Data science day experience
The two day workshop is transient but really impressive, as I learned a lot more about how domain scientist are playing with their data and what their requirements are.
The first day starts with a series of presentations from the secretaries of the DCO steering team. Most of the talk are about how they are managing their data and the ratianale behind the scene. As I am with the background of computer science and we had seen lots of paradigms in managing dataset, and their approaches are nothing new to us. However, it is still interesting to see that a great proportion of the audiences are still impressed by these ways of doing science. I would say part of the purpose of this workshop is to persuade the domain scientist to use the information platform instead of being satisfied with their current working style. Among the big shot’s presentations, Kerstin Lehnert presented their work for geo-chemical data management platform which is one of the most widely used ones. They also brand a glocal identifier, which is IGSN, to give every data sample a uniquely dereferencable address. In this sense, what they have done is much similar to our goal, however in a slightly different domain. I guess part of the reason of this talk is just to send domain scientists a signal that what we have done for the DCO will be significant in terms of improving productivity in the realm of deep carbon observatory.

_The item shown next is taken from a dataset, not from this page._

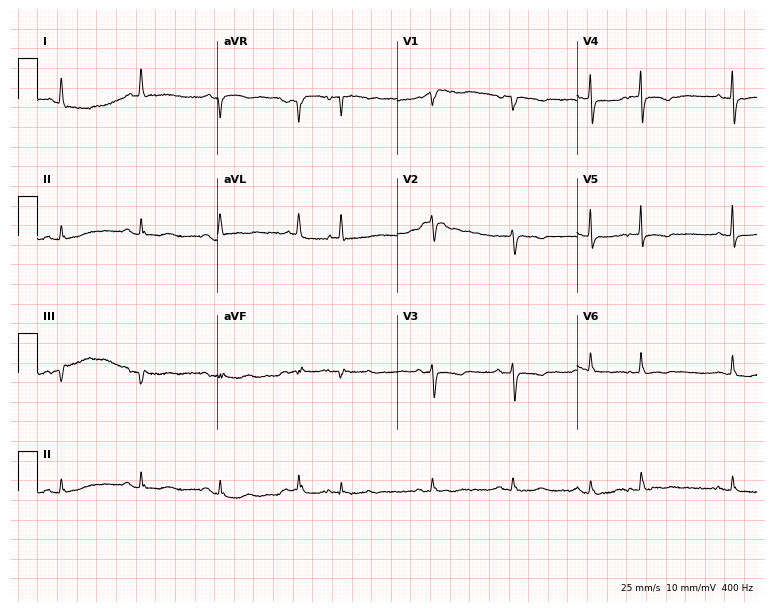
Standard 12-lead ECG recorded from a female, 85 years old (7.3-second recording at 400 Hz). None of these six findings is recorded: first-degree AV block, right bundle branch block, left bundle branch block, sinus bradycardia, atrial fibrillation, sinus tachycardia.

The group discussion is the most interesting part. I was assigned to the deep energy and deep life group and the domain scientist are really trying to challenging us with all sorts of requirements. Some of the requirements are easy to handle, while others are more like asking for a google, facebook and amazon for their domain of research. They simply want to find their dataset for research through intuitive query, publish their new findings to their peers and get useful dataset updated recommended by the system if there is ever something that satisfy their requirements according to their lookup history. Definitely, these are all good suggestions. But the first step is still to have people upload some dataset over there. Han and I try to explain to them this preliminary requirements, and demoed a dataset upload to them. Suddenly, they realized that it is not difficult at all, plus there are a lot of fun in branding themselves in some place that is also very visible in their research community.
The second day is really nervous to me. As we would have a numbers of new users coming to our DCO-VIVO platform and hang around. Most of the part are working fine, however we did have some quick fix in order to make the website function properly. Currently, we didn’t really have much active users outside data science team, however the demo day is a good starter, which give us a chance to help our potential users to contribute to the network by uploading some of their research thesis or dataset.
Even though the VIVO platform is the state-of-arts for semantic social network, it doesn’t mean that the user interface is optimally customized for different group of users. There are still lot of work to be done in order to attract more users, especially the user interface. That’s why we are still working on customizing for the DCO. Let’s keep shipping!